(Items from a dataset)

────────────────────

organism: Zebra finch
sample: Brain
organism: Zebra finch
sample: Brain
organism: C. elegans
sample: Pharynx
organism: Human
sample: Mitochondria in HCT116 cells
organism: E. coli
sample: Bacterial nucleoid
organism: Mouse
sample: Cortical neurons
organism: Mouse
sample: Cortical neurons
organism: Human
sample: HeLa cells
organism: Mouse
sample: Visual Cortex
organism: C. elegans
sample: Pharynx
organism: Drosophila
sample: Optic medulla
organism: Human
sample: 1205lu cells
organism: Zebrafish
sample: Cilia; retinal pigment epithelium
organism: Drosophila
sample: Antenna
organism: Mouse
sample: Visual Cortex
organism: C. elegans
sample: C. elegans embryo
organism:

────────────────────

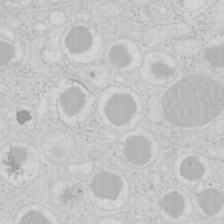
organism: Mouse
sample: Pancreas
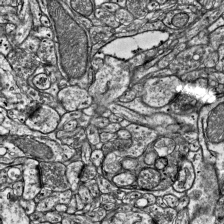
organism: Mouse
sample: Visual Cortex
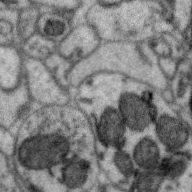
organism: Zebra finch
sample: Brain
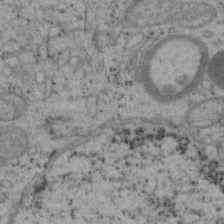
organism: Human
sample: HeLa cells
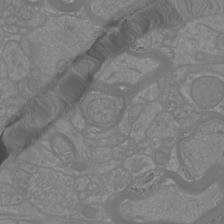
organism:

────────────────────

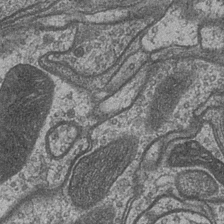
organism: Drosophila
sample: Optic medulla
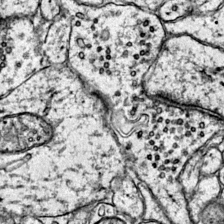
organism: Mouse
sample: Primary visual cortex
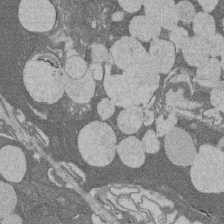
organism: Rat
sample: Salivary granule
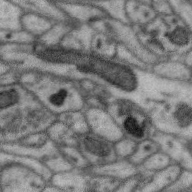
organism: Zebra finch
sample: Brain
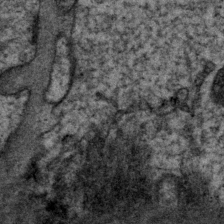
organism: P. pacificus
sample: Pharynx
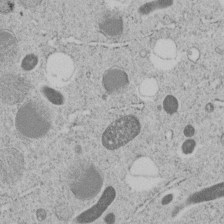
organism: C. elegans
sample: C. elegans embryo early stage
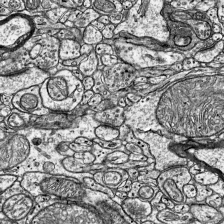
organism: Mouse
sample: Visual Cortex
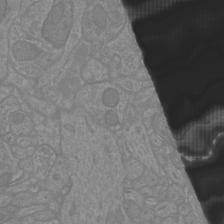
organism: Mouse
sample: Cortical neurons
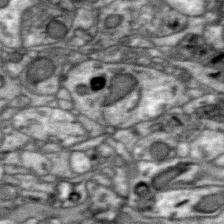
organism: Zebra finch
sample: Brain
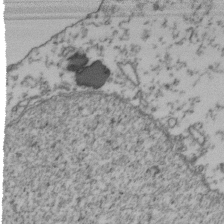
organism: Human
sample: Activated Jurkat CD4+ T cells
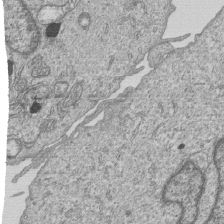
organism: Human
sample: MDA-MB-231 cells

────────────────────

* [WHAT YOU SHOULD DO]:
Copy out every line of the data where the word "cells" occurs.

* [TASK OUTPUT]:
sample: Mitochondria in HCT116 cells
sample: HeLa cells
sample: 1205lu cells
sample: HeLa cells
sample: Activated Jurkat CD4+ T cells
sample: MDA-MB-231 cells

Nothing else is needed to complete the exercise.